Starting from Cisco APIC 6.1(2), Standby APIC can be setup as a Warm Standby APIC as opposed to a Cold Standby APIC. Unlike
Cold Standby APIC which does not contain any data until it’s promoted to active, Warm Standby APIC constantly synchronizes
all data from the active APIC nodes while it’s still in the standby role. This enables you to rebuild the APIC cluster by
using the Warm Standby APIC when some or all piece of the database is distributed across the APIC cluster is lost forever.
Some such scenarios are explained below.
APIC Cluster uses a database technology called sharding and replica. The data of the ACI fabric is divided into smaller, separate
parts called shards and distributed across active APIC nodes. Each shard is replicated up to three replicas regardless of
the size of your cluster. For instance, if you have a cluster of 5 APIC nodes, one shard is replicated on APIC 1, 2, and 3
while another shard is replicated on APIC 3, 4, and 5. This means that if you loose three or more APIC nodes in the cluster,
data for some shard(s) will be completely lost even if you still have some active APIC nodes. In such a case, the Cold Standby
APIC cannot replace those lost APIC nodes because the Cold Standby APIC does not contain any data by itself and cannot restore
those lost shards from any of the remaining active APIC nodes. Similarly, if you lost all APIC nodes in the cluster, Cold
Standby APIC cannot replace them either regardless of the number of APIC nodes you lost.
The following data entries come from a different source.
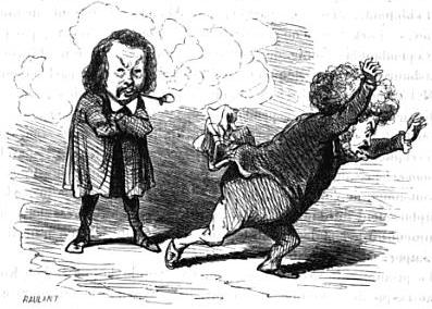 Ferdinand Flocon effrayant Armand Marrast en 1848, caricature de Cham.
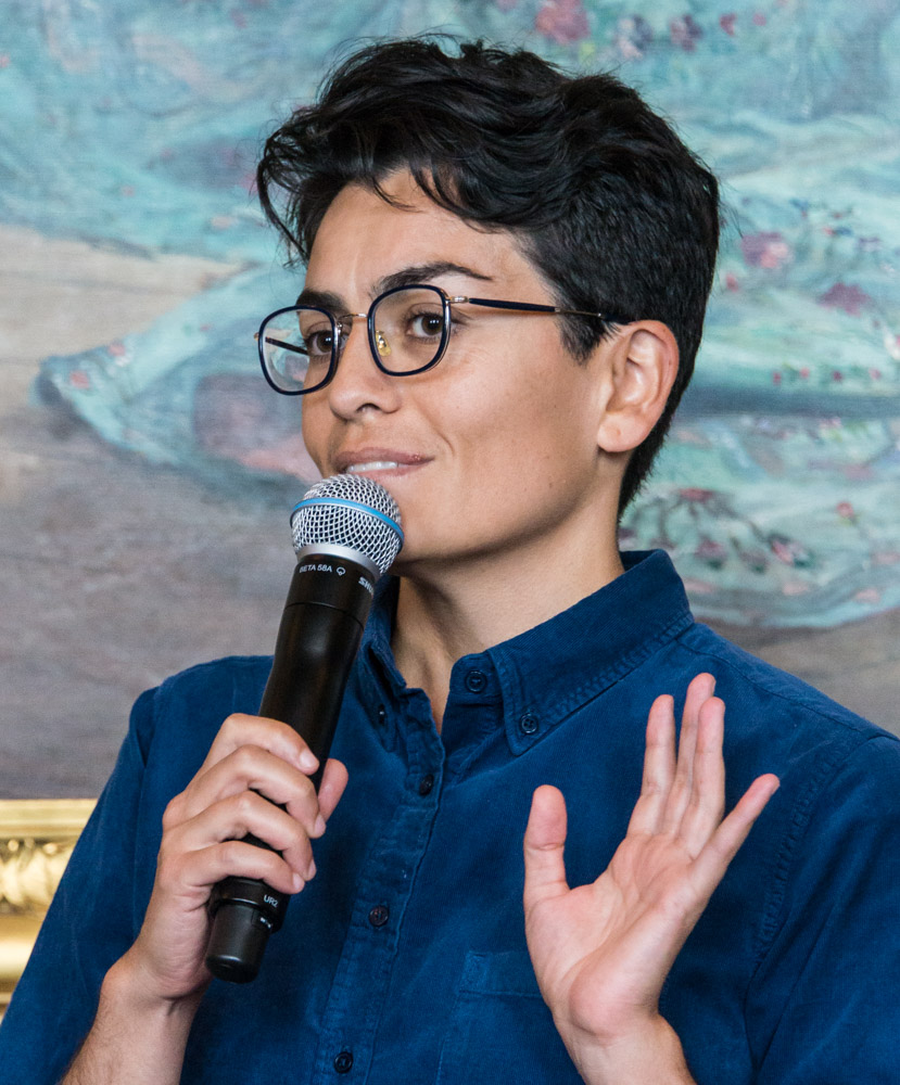 Lawen Mohtadi under Dramatens höstsamling den 18 augusti 2015.
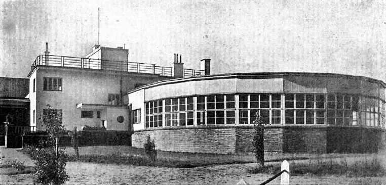 Władysławowo Cetniewo - dawne kasyno oficerskie
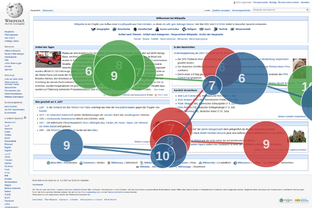 Gazeplot-Darstellung von Eye-Tracking-Daten auf der Wikipedia Startseite von drei Personen.
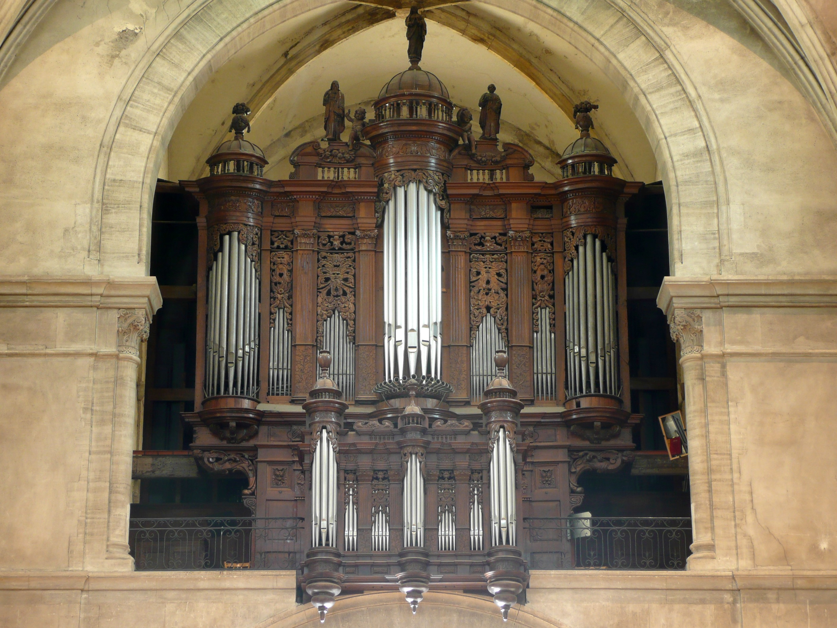 A Nîmes (Gard, France), dans la cathédrale Notre-Dame-et-Saint-Castor, buffet d'orgue de Gaspard et André Eustache en 1643, contenant un orgue d'Alfred Kern de 1982.
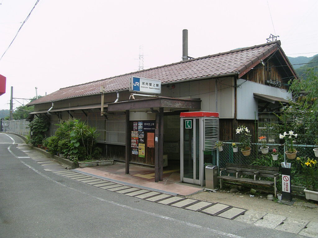 JR河内堅上駅舎 2007年6月17日撮影。 機材：V604SH 撮影者：Kansai explorer
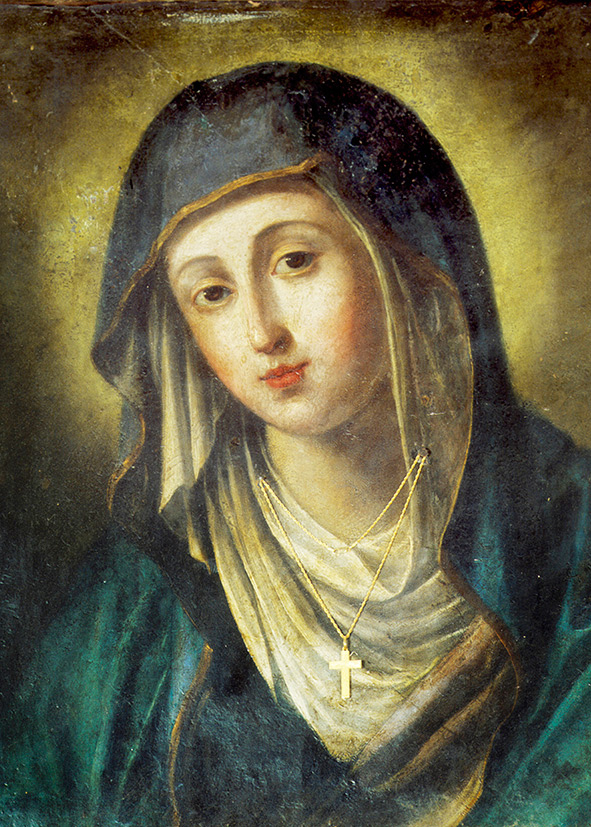 Peinture de Santa Maria Causa Nostrae Letitiae de Domenico Maria Muratori, 1696, Église Madonna dell'Archetto – Rome
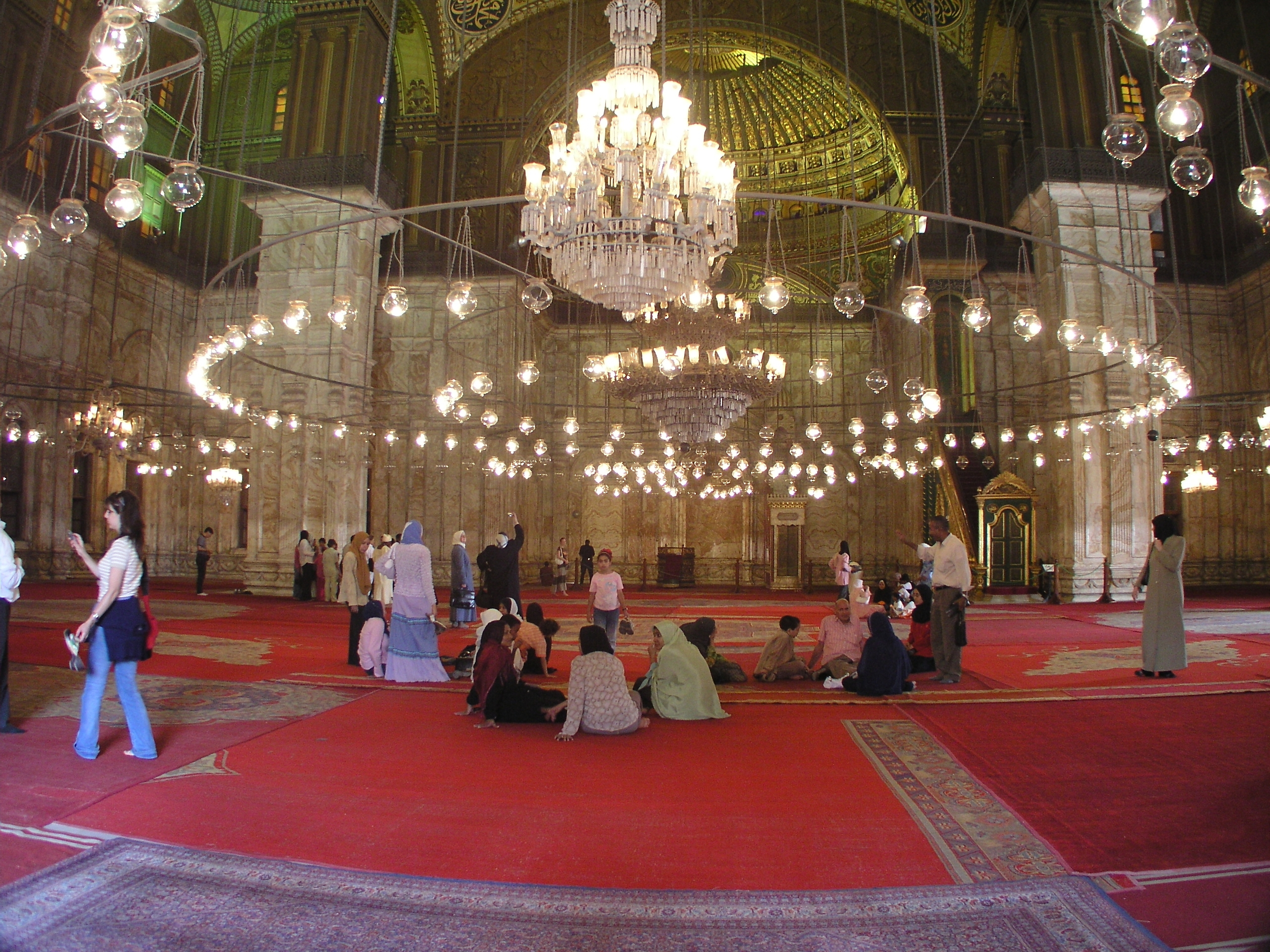 Gebetsraum der Alabastermoschee (eigentl. Mohammed-Ali-Moschee) in Kairo
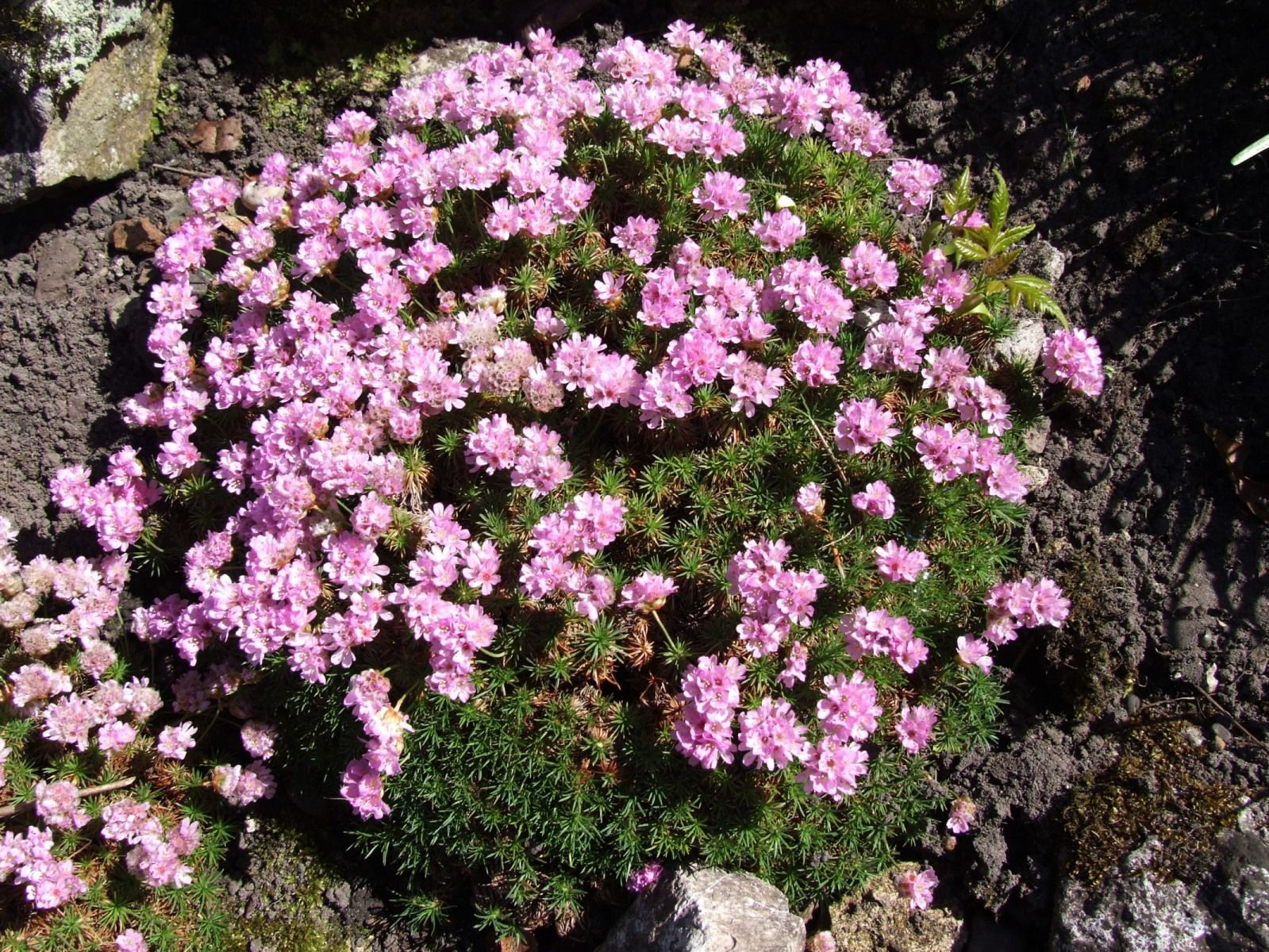 Armeria juniperifolia
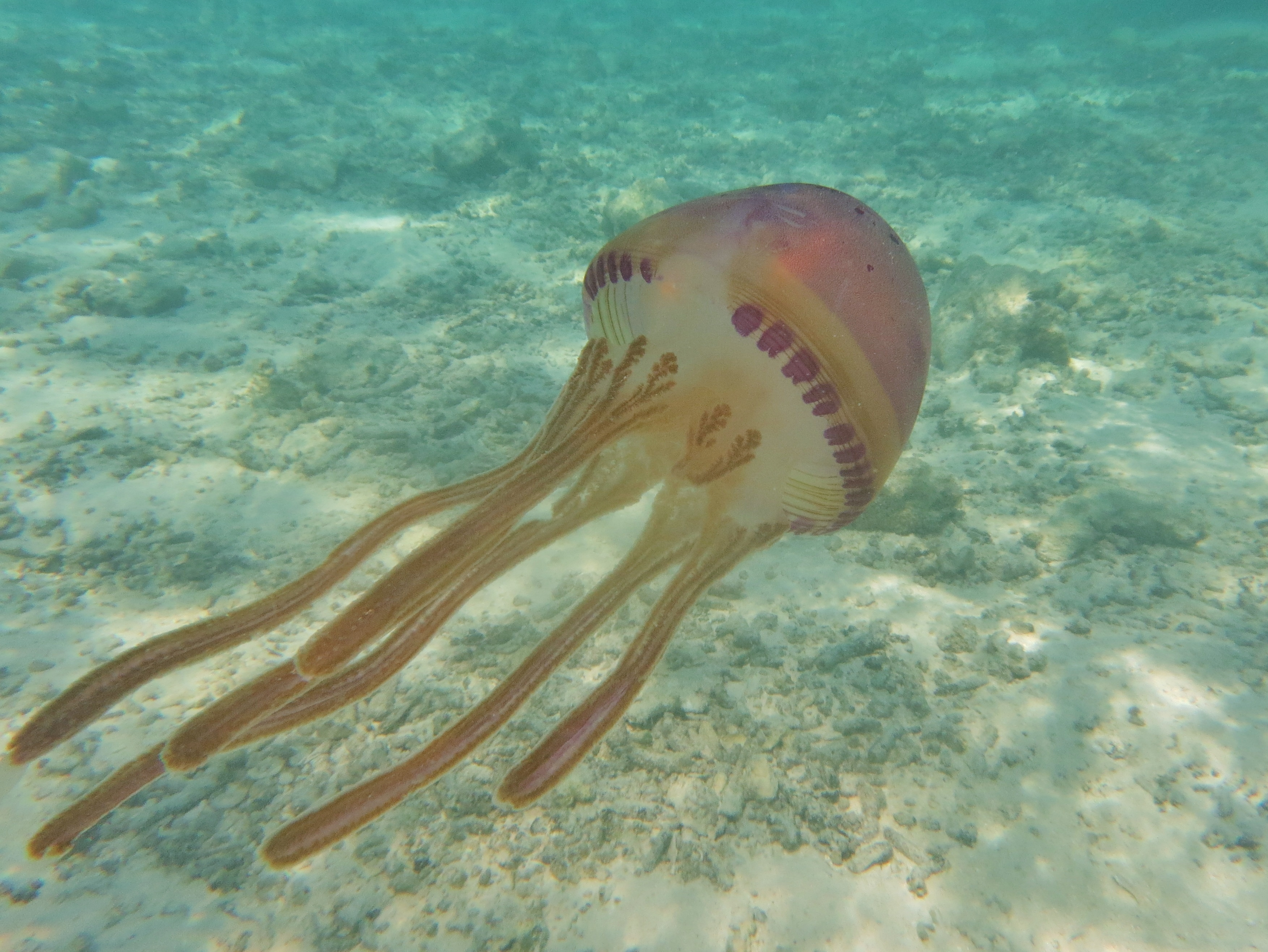 Une méduse Thysanostoma loriferum aux maldives (atoll de Baa).
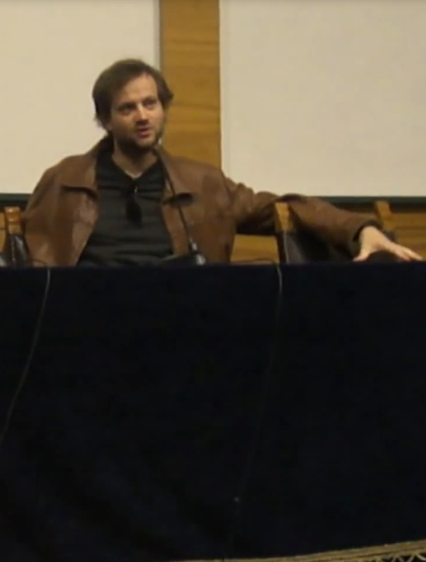 Axel Kaiser.
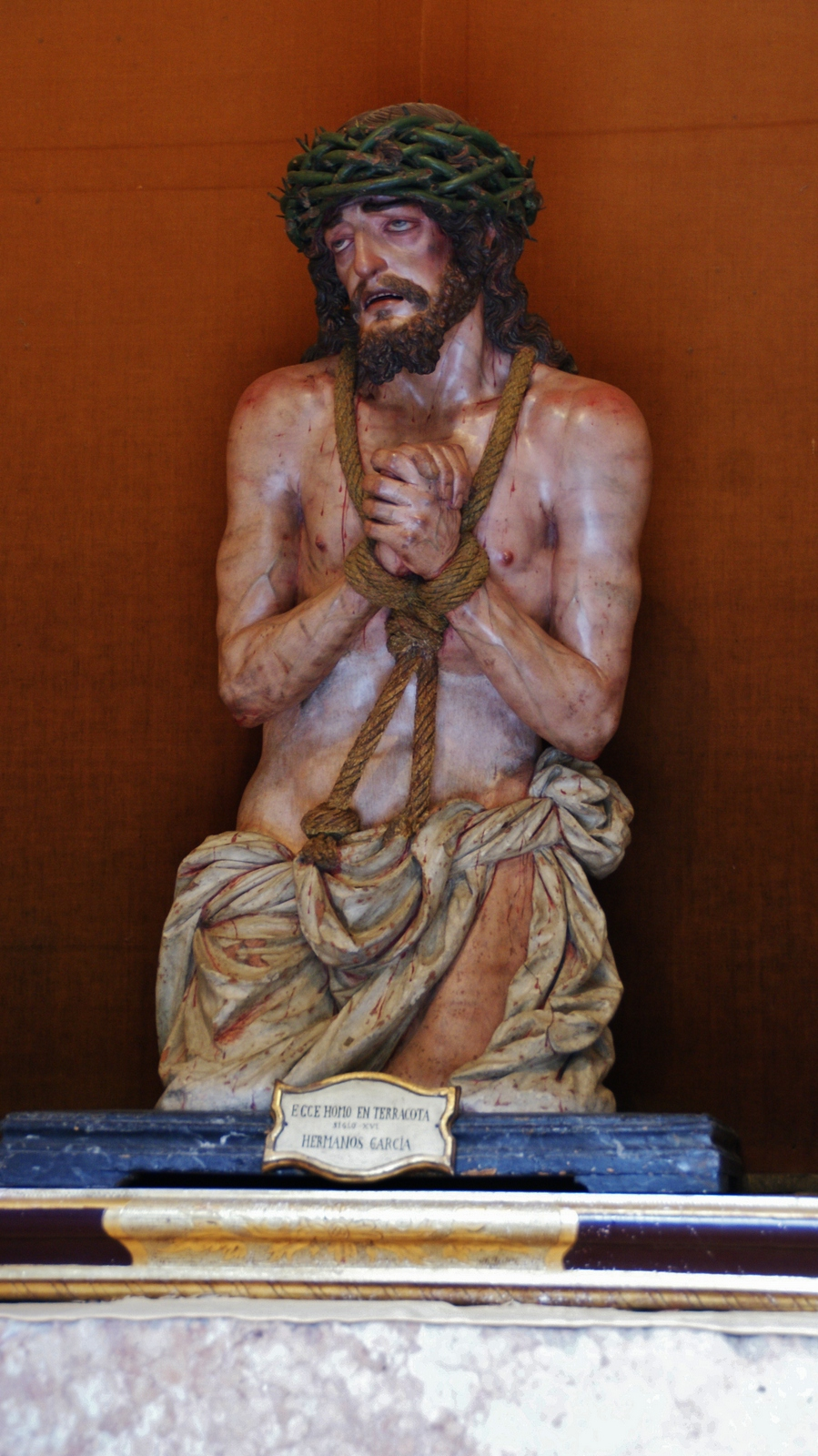 Monasterio de Nuestra Señora de la Asunción, más conocido como la Cartuja de Granada. Se comenzó a construir en el siglo XVI (1506) y su construcción duró 3 siglos, hasta el XIX. Este Ecce Homo en terracota se debe a los hermanos García
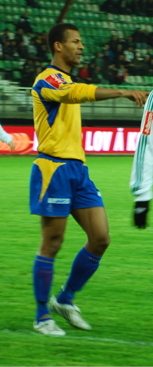 Yaw Ihle Amankwah, fotballspiller hos Alta IF.
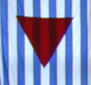 Logo VVN
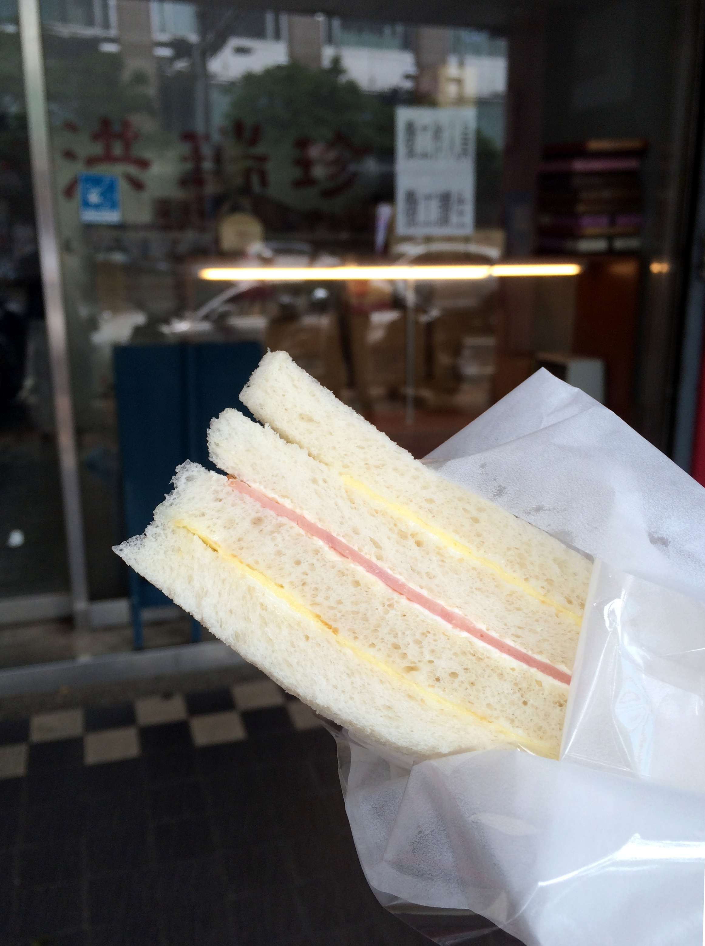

For these scenarios, a Warm Standby APIC can be used. Some practical examples of such data loss scenarios are as follows.
Data loss scenario 1:
In a multi-pod deployment where you have APIC 1, 2, and 3 in Pod 1 and APIC 4 and 5 in Pod 2, if Pod 1 goes down because of
a disaster, such as flood, fire, earthquake, and so on, three APIC nodes are lost. This means some database shards are completely
lost.
Data loss scenario 2:
In a multi-pod deployment with Pod 1 and 2 in the same location while Pod 3 and 4 in another location where you have APIC
1 and 2 in Pod 1, APIC 3 and 4 in Pod 2, APIC 5 and 6 in Pod 3 and APIC 7 in Pod 4, if the location with Pod 1 and 2 has a
disaster, four APICs (APIC 1, 2, 3 and 4) are lost. This means some database shards are completely lost.
Data loss scenario 3:
In a multi-pod deployment where you have APIC 1 and 2 in Pod 1, APIC 3 in Pod 2 and no active APIC in Pod 3, if Pod 1 and
2 goes down because of a disaster, all data of the fabric is lost in the cluster as you lose all active APIC nodes.
For these scenarios, if you have a Warm Standby APIC in the healthy pod/site, you can restore the lost data shard and restore
the fabric because the Warm Standby APIC had all shards synchronized from all the active APIC nodes while they were still
operational. This is not possible with the Cold Standby APIC.
These examples are all multi-pod deployments because it’s unlikely for a single pod deployment to lose more than three APIC
nodes or all APIC nodes in the cluster while the standby APIC nodes are intact. Nevertheless, a Warm Standby APIC is supported
and functions in the same way for both multi-pod and single pod deployments.
As shown with these examples, the new capability introduced with the Warm Standby APIC is disaster recovery where some or
all the database shards are lost and the APIC cluster needs to be re-built in addition to the capability of a faster and easier
replacement of an active APIC node which is supported by both Warm and Cold Standby APIC.
When you need to replace one active APIC node with a Warm or Cold Standby APIC node, the replacement operation is triggered
from one of the remaining healthy active APIC nodes. However, the promotion of the Warm Standby APIC to rebuild the cluster
in the case of data loss, is not performed via the remaining healthy active APIC nodes because there may be no active APIC
nodes left. It can be performed via the GUI or REST API on one of the Warm Standby APIC nodes. This always promotes the Warm
Standby APIC to APIC 1 such that it can be the starting point of the disaster recovery. See the Disaster Recovery with Warm Standby APIC using the GUI section for details.
For Warm Standby APIC to restore the fabric from disastrous events, it is recommended to have one Warm Standby APIC node at
a minimum on each failure domain which may be a pod or a geographical site.